Harriet Stevens

Personal information
- Nationality: British (English)

Sport
- Club: Kings BC Torquay (outdoor) Exonia (indoor)

Achievements and titles
- Highest world ranking: 11 (September 2024)

Medal record
Representing England
Hong Kong International Bowls Classic
| Silver medal – second place | 2023 | pairs |
| Silver medal – second place | 2024 | pairs |
British Isles Championships
| Gold medal – first place | 2023 | pairs |
| Gold medal – first place | 2024 | triples |
European Championships
| Gold medal – first place | 2024 Ayr | pairs |
English Nationals
| Gold medal – first place | 2016 | junior pairs |
| Gold medal – first place | 2019 | junior singles |
| Gold medal – first place | 2019 | fours |
| Gold medal – first place | 2021 | triples |
| Gold medal – first place | 2022 | pairs |
| Gold medal – first place | 2023 | triples |

= Harriet Stevens =

English lawn and indoor bowls player

Harriet Stevens is an English former international lawn and indoor bowler, first capped by the England team in 2018. She reached a career high ranking of world number 11 in September 2024.

== Bowls career ==
=== Indoors ===
Stevens made the EIBA Junior International team in the 2018 home international series in Nottingham. In 2019, she remained in the team, which was her last year of eligibility, in addition to making the EIBA Women's Senior team the same year.

Also in 2019, Stevens won two mixed national titles, winning the mixed fours with Exonia teammates Cassidy Hampton (nee Lenton), Kieran Kniverton and Sam Tolchard and the mixed pairs, a few days later with Sam Tolchard.

===Outdoors===
In 2015, Stevens won the national Bowls England National Championships (mixed fours) title with Devon teammates Sophie Tolchard, Lee Haywood and Ryan Whitlock. Stevens returned the following year in 2016 and reached the final of the Bowls England National Championships (women's pairs) with Kings B.C teammate Cassidy Hampton, narrowly losing out on the title by one shot on an extra end against club teammates Sophie Tolchard and Natalie Chestney. In the same year Harriet went on to win the Bowls England National Championships (women's junior pairs), this time teaming up with Sophie Tolchard to beat Somerset in the final.

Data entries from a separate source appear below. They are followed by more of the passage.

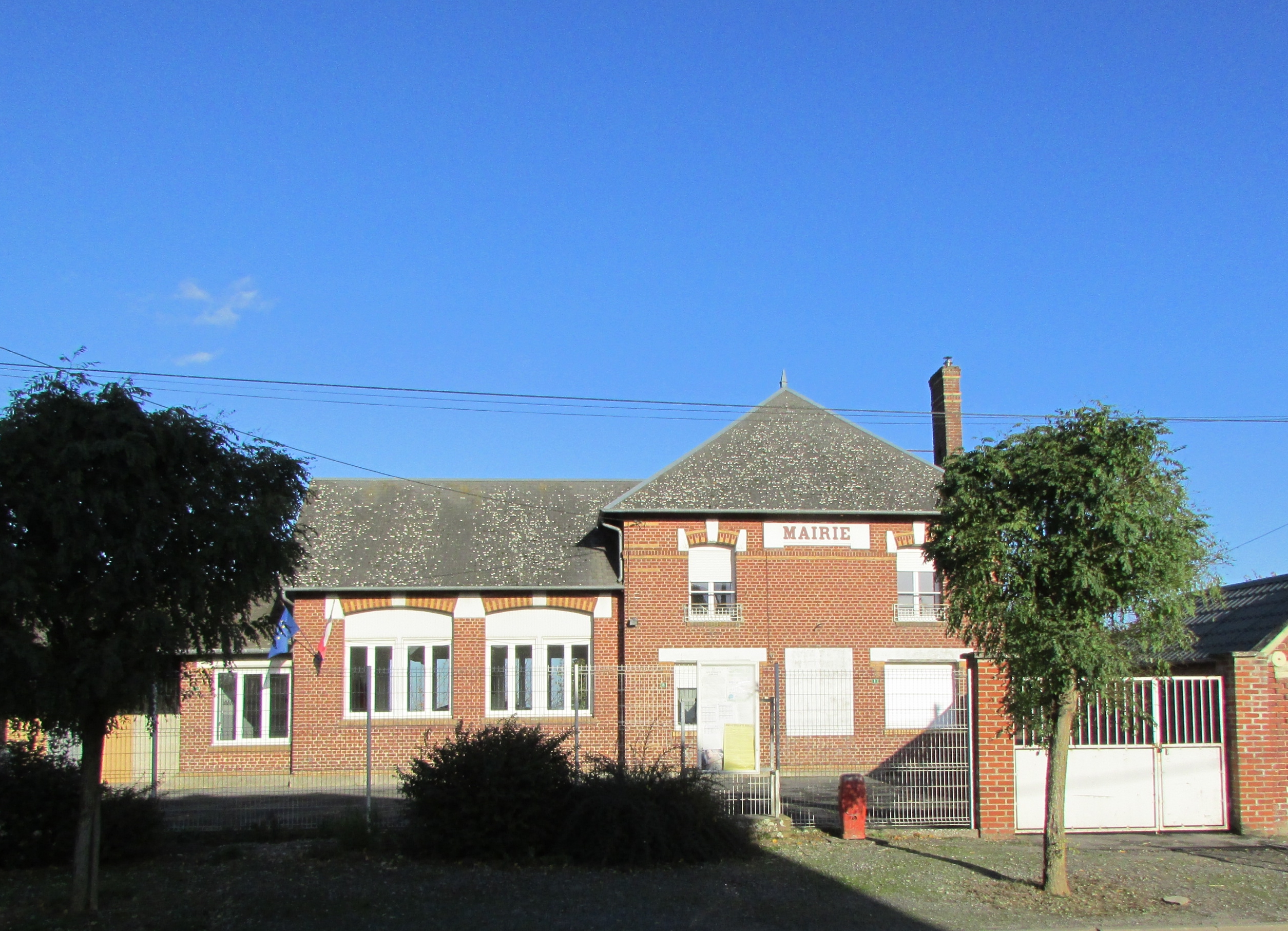 La mairie de Hancourt.
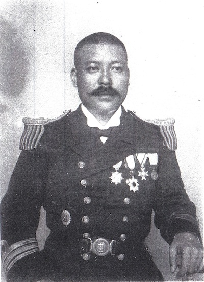 白根熊三海軍中将
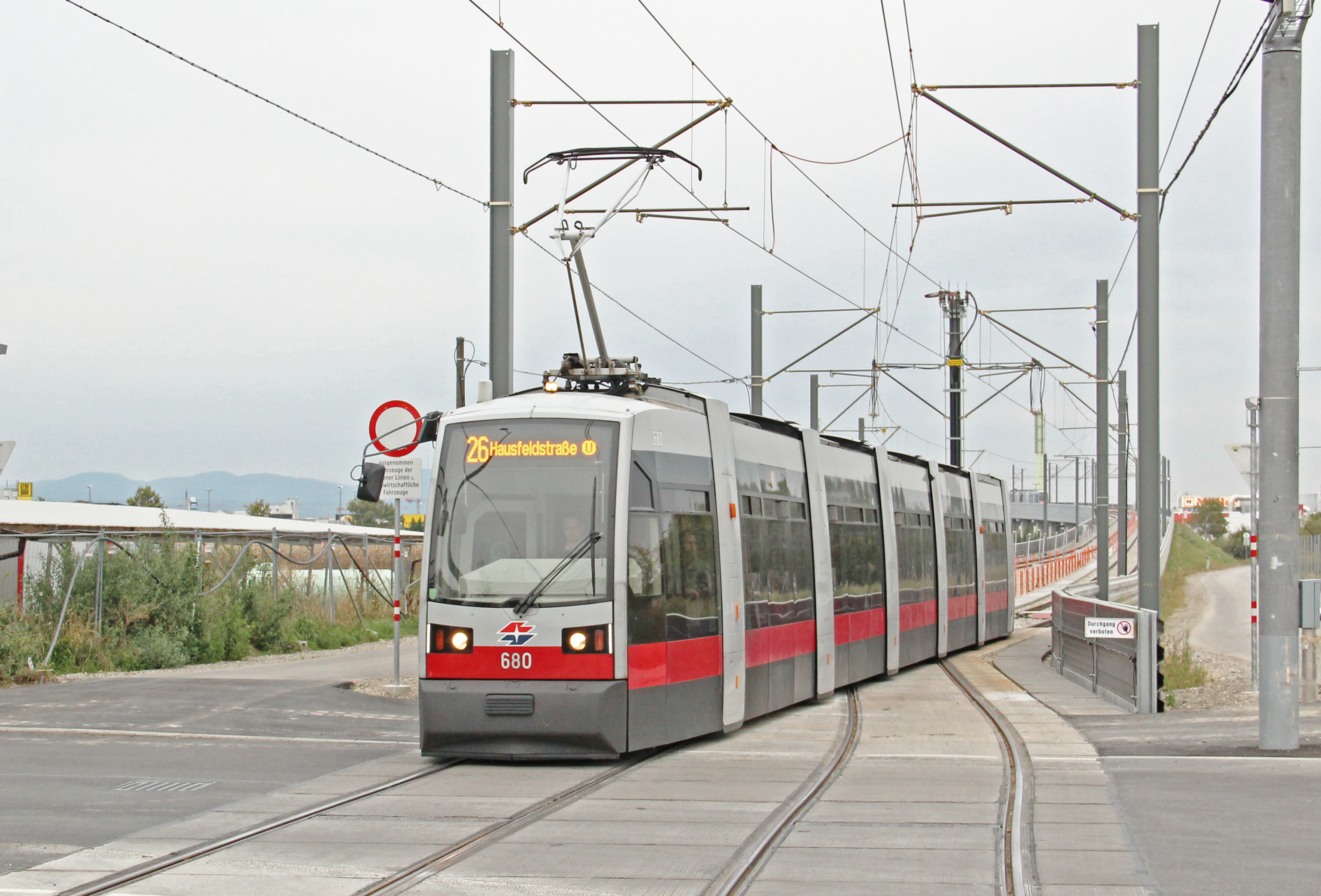 Hier, kurz vor der Haltestelle Süßenbrunner Straße, wurde eine Gleiskreuzung eingebaut, da die Hochstrecke im Linksverkehr befahren wird.
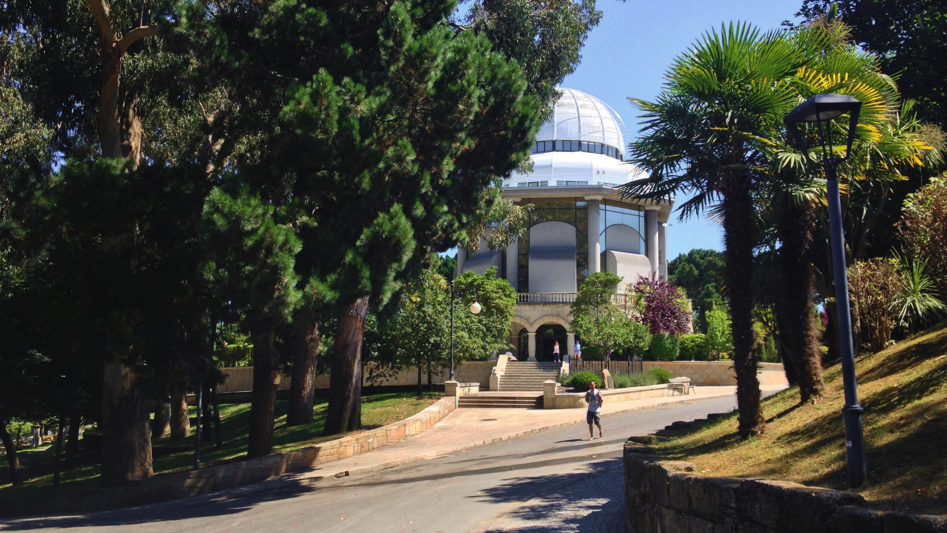 Es un museo de la Ciudad de La Coruña, Galicia, España.

In 2018, she was named as the junior international captain and lifted the junior trophy at a home series for the ninth consecutive year. Stevens captained the team for the next three years up until her final year in 2022 (played then due to the pandemic).

Stevens bowls for arguably England's top club, the Kings Bowls Club in Torquay and in 2019, Stevens won two national titles at the English national bowls championships; the junior singles and the fours, while eight months pregnant.

In 2021, she won the triples with Sophie Tolchard and Emma Cooper and repeated the success two years later, at the 2023 Bowls England National Finals but this time partnering Tolchard and Nicole Rogers. This was her fifth national title and in between the triples championship gold medals she won the pairs with Tolchard at the 2022 Bowls England National Finals.

In November 2023, she won the silver medal in the pairs with Nicole Rogers, at the prestigious Hong Kong International Bowls Classic. The pair made history by becoming the first English women to reach the final at the Hong Kong Classic.

In 2024, Stevens won the triples title at the British Isles Bowls Championships and shortly afterwards won the pairs gold medal with Nicole Rogers, at the 2024 European Bowls Championships.

Stevens retired from international competition in July 2025.

== Personal life ==
Stevens has a child with fellow English bowls international Sam Tolchard.